These simple code changes help us cluster our own URLs/phrases. Here is what our own visualization looks like.

The products in our example set of URLs are very similar, so as a result of this, there are a lot more red squares than yellow.

When results are this close, we generate a top 5 list for each match and give them to one of our team members to review manually and select the best match. This approach still cuts a lot of manual time.

Calculating Similarity Suggestions

The heat map above, while a great visual, won’t help us get actual suggestions for each 404 URL We are going to create a custom function for this.

import heapq

TOP_N = 5
BEST_ONLY = False
THRESHOLD_PROBABILITY = 0.65

def get_similarity_suggestion(phrase, no_percentage=False):
    graph = tf.Graph()
    with tf.compat.v1.Session(graph = graph) as session:
        embed = hub.Module(module_url)
        similarity_input_placeholder = tf.compat.v1.placeholder(tf.string, shape=(None))
        similarity_message_encodings = embed(similarity_input_placeholder)
        session.run(tf.compat.v1.global_variables_initializer())
        session.run(tf.compat.v1.tables_initializer())
        to_find_embeddings = session.run(similarity_message_encodings, feed_dict={similarity_input_placeholder: [phrase]})
        result = np.inner(message_embeddings, to_find_embeddings)

    top_N_indexes = heapq.nlargest(TOP_N, range(len(result)), result.take)
    if BEST_ONLY:
        top_N_indexes = [index for index in top_N_indexes if result[index] > THRESHOLD_PROBABILITY]

    to_return = list()
    for i in top_N_indexes:
        matched = df_404s.iloc[i]
        if no_percentage:
            to_return.append(matched['phrase'])
        else:
            to_return.append([str(matched['phrase']), '%.2f' % float(result[i]*100), i])
    return to_return

#Here we test one of the 404 phrases
test_phrase = df_404s["phrase"].iloc[0] # -> ' shop by collection wonderland rainbow'

results = get_similarity_suggestion(test_phrase, no_percentage=False)

print(results)

# This is what the suggested matches looks like. 

#[[' shop by collection wonderland rainbow', '21.87', 0],
# [' catalog gold earrings gold cascade earrings p 200 ', '16.33', 1],
# [' shop by collection silver rain silver jewelry 1 ', '1.48', 2]]

#You can iterate this line over all 404 urls to get the top matching suggestions for each url. 
#Please try this as a homework exercise
#
#results = get_similarity_suggestion(test_phrase, no_percentage=False)

Here we have a bit of TensorFlow code where we pass an encoded phrase to the USE model and get the embeddings of the closest matches.
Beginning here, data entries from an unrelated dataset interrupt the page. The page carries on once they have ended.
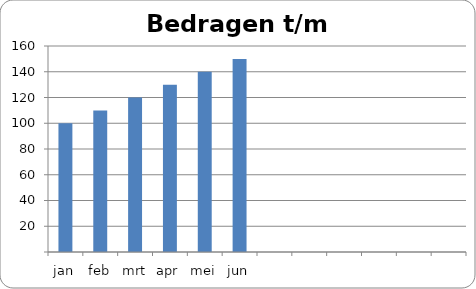
| Category | Bedrag |
|---|---|
| jan | 100 |
| feb | 110 |
| mrt | 120 |
| apr | 130 |
| mei | 140 |
| jun | 150 |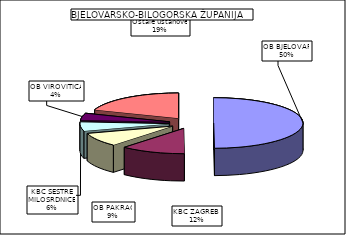
| Category | Series 0 |
|---|---|
| OB BJELOVAR | 49.864 |
| KBC ZAGREB  | 11.699 |
| OB PAKRAC | 8.754 |
| KBC SESTRE MILOSRDNICE | 5.832 |
| OB VIROVITICA | 4.366 |
| Ostale ustanove | 19.485 |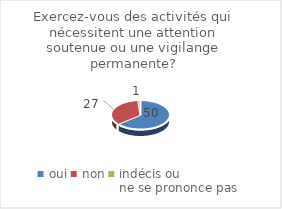
| Category | Exercevez-vous des activités qui nécessitent une attention soutenue ou une vigilange permanente? |
|---|---|
| oui | 50 |
| non | 27 |
| indécis ou 
ne se prononce pas | 1 |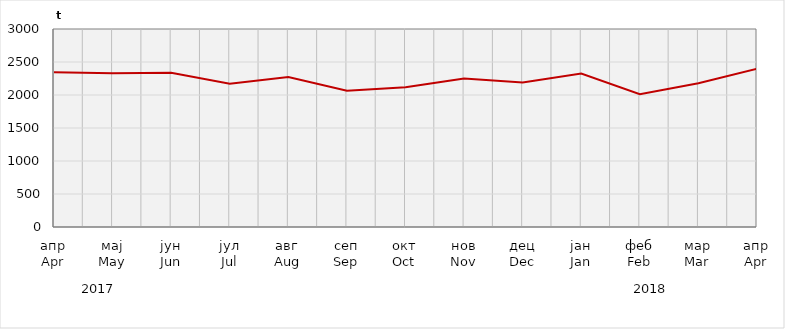
| Category | Нето тежина заклане стоке                              Net weight of  slaughtered livestock |
|---|---|
| апр
Apr | 2344899.97 |
| мај
May | 2330965.85 |
| јун
Jun | 2337255.83 |
| јул
Jul | 2169976.6 |
| авг
Aug | 2273238.2 |
| сеп
Sep | 2066000 |
| окт
Oct | 2118775.52 |
| нов
Nov | 2248639.95 |
| дец
Dec | 2190874.83 |
| јан
Jan | 2324971.47 |
| феб
Feb | 2010400 |
| мар
Mar | 2177800 |
| апр
Apr | 2398200 |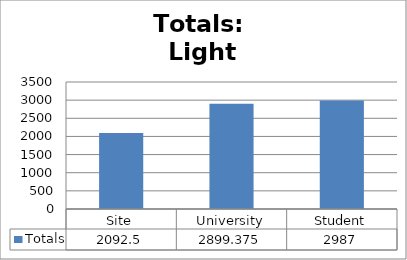
| Category | Totals |
|---|---|
| Site | 2092.5 |
| University | 2899.375 |
| Student | 2987 |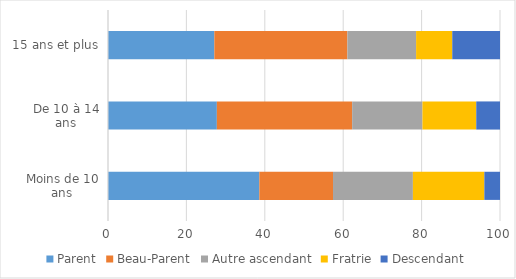
| Category | Parent | Beau-Parent | Autre ascendant | Fratrie | Descendant |
|---|---|---|---|---|---|
| Moins de 10 ans | 38.606 | 18.795 | 20.379 | 18.226 | 3.993 |
| De 10 à 14 ans | 27.772 | 34.514 | 17.929 | 13.727 | 6.058 |
| 15 ans et plus | 27.122 | 33.948 | 17.528 | 9.225 | 12.177 |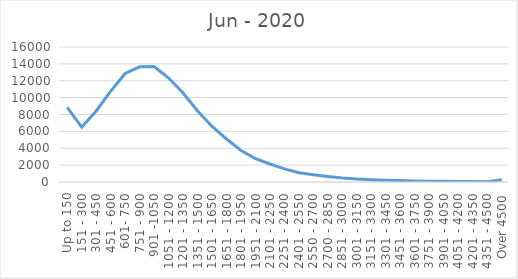
| Category | Jun - 2020 |
|---|---|
| Up to 150 | 8839 |
| 151 - 300 | 6510 |
| 301 - 450 | 8421 |
| 451 - 600 | 10767 |
| 601- 750 | 12867 |
| 751 - 900 | 13652 |
| 901 -1050 | 13684 |
| 1051 - 1200 | 12318 |
| 1201 - 1350 | 10555 |
| 1351 - 1500 | 8411 |
| 1501 - 1650 | 6588 |
| 1651 - 1800 | 5094 |
| 1801 - 1950 | 3732 |
| 1951 - 2100 | 2777 |
| 2101 - 2250 | 2134 |
| 2251 - 2400 | 1554 |
| 2401 - 2550 | 1107 |
| 2550 - 2700 | 852 |
| 2700 - 2850 | 654 |
| 2851 - 3000 | 468 |
| 3001 - 3150 | 348 |
| 3151 - 3300 | 276 |
| 3301 - 3450 | 209 |
| 3451 - 3600 | 168 |
| 3601 - 3750 | 122 |
| 3751 - 3900 | 96 |
| 3901 - 4050 | 76 |
| 4051 - 4200 | 69 |
| 4201 - 4350 | 54 |
| 4351 - 4500 | 43 |
| Over 4500 | 275 |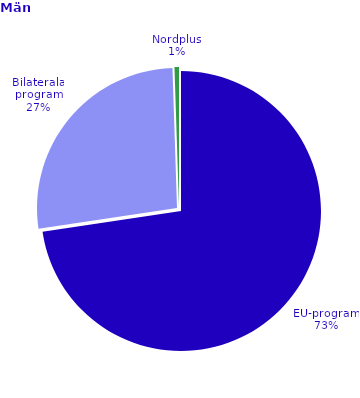
| Category | Series 0 |
|---|---|
| EU-program | 3928 |
| Bilaterala program | 1451 |
| Nordplus | 28 |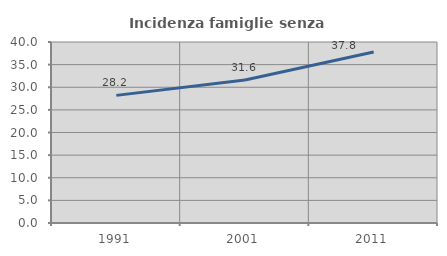
| Category | Incidenza famiglie senza nuclei |
|---|---|
| 1991.0 | 28.205 |
| 2001.0 | 31.599 |
| 2011.0 | 37.782 |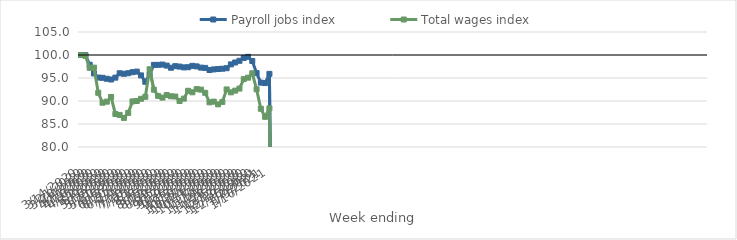
| Category | Payroll jobs index | Total wages index |
|---|---|---|
| 14/03/2020 | 100 | 100 |
| 21/03/2020 | 99.952 | 99.812 |
| 28/03/2020 | 97.879 | 97.212 |
| 04/04/2020 | 95.996 | 97.254 |
| 11/04/2020 | 95.093 | 91.784 |
| 18/04/2020 | 95.042 | 89.63 |
| 25/04/2020 | 94.837 | 89.859 |
| 02/05/2020 | 94.677 | 90.875 |
| 09/05/2020 | 95.077 | 87.178 |
| 16/05/2020 | 96.028 | 86.971 |
| 23/05/2020 | 95.912 | 86.319 |
| 30/05/2020 | 96.039 | 87.413 |
| 06/06/2020 | 96.262 | 89.911 |
| 13/06/2020 | 96.392 | 89.999 |
| 20/06/2020 | 95.565 | 90.472 |
| 27/06/2020 | 94.178 | 90.909 |
| 04/07/2020 | 95.744 | 96.9 |
| 11/07/2020 | 97.849 | 92.462 |
| 18/07/2020 | 97.857 | 91.098 |
| 25/07/2020 | 97.92 | 90.738 |
| 01/08/2020 | 97.698 | 91.301 |
| 08/08/2020 | 97.235 | 91.028 |
| 15/08/2020 | 97.571 | 90.974 |
| 22/08/2020 | 97.478 | 89.996 |
| 29/08/2020 | 97.306 | 90.514 |
| 05/09/2020 | 97.346 | 92.22 |
| 12/09/2020 | 97.643 | 91.891 |
| 19/09/2020 | 97.523 | 92.588 |
| 26/09/2020 | 97.258 | 92.476 |
| 03/10/2020 | 97.196 | 91.778 |
| 10/10/2020 | 96.742 | 89.714 |
| 17/10/2020 | 96.868 | 89.864 |
| 24/10/2020 | 96.95 | 89.269 |
| 31/10/2020 | 97.018 | 89.802 |
| 07/11/2020 | 97.126 | 92.512 |
| 14/11/2020 | 97.962 | 91.881 |
| 21/11/2020 | 98.372 | 92.254 |
| 28/11/2020 | 98.74 | 92.701 |
| 05/12/2020 | 99.354 | 94.746 |
| 12/12/2020 | 99.6 | 95.069 |
| 19/12/2020 | 98.698 | 96.023 |
| 26/12/2020 | 96.063 | 92.554 |
| 02/01/2021 | 93.99 | 88.31 |
| 09/01/2021 | 93.894 | 86.564 |
| 16/01/2021 | 95.897 | 88.398 |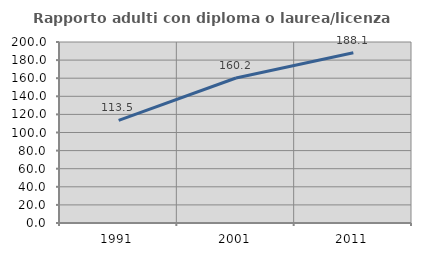
| Category | Rapporto adulti con diploma o laurea/licenza media  |
|---|---|
| 1991.0 | 113.474 |
| 2001.0 | 160.229 |
| 2011.0 | 188.078 |

It requires some explanation.

This code passes the encoded phrase to the USE and get’s back all the matching embeddings.

to_find_embeddings = session.run(similarity_message_encodings, feed_dict={similarity_input_placeholder: [phrase]})

As the embeddings are simply vectors, it is possible to find the closest ones by computing the dot product.

result = np.inner(message_embeddings, to_find_embeddings)

The dot product is one of the techniques you can use to measure the distance between two vectors.

You might want to check this Wikipedia article to learn more about how it works.

The remainder of the code limits the matches to the top 5.

Community Projects & Resources to Learn More

This past month, I’ve been absolutely blown away by the projects shared by the community.

First, let me give a big shoutout to Kristin Tynski who improved upon my intent classification work to come up with a faster, better and cheaper technique.

Dan Leibson from LocalSEOGuide shared a script that automates keyword categorization built using BigQuery, Python, and Posgres.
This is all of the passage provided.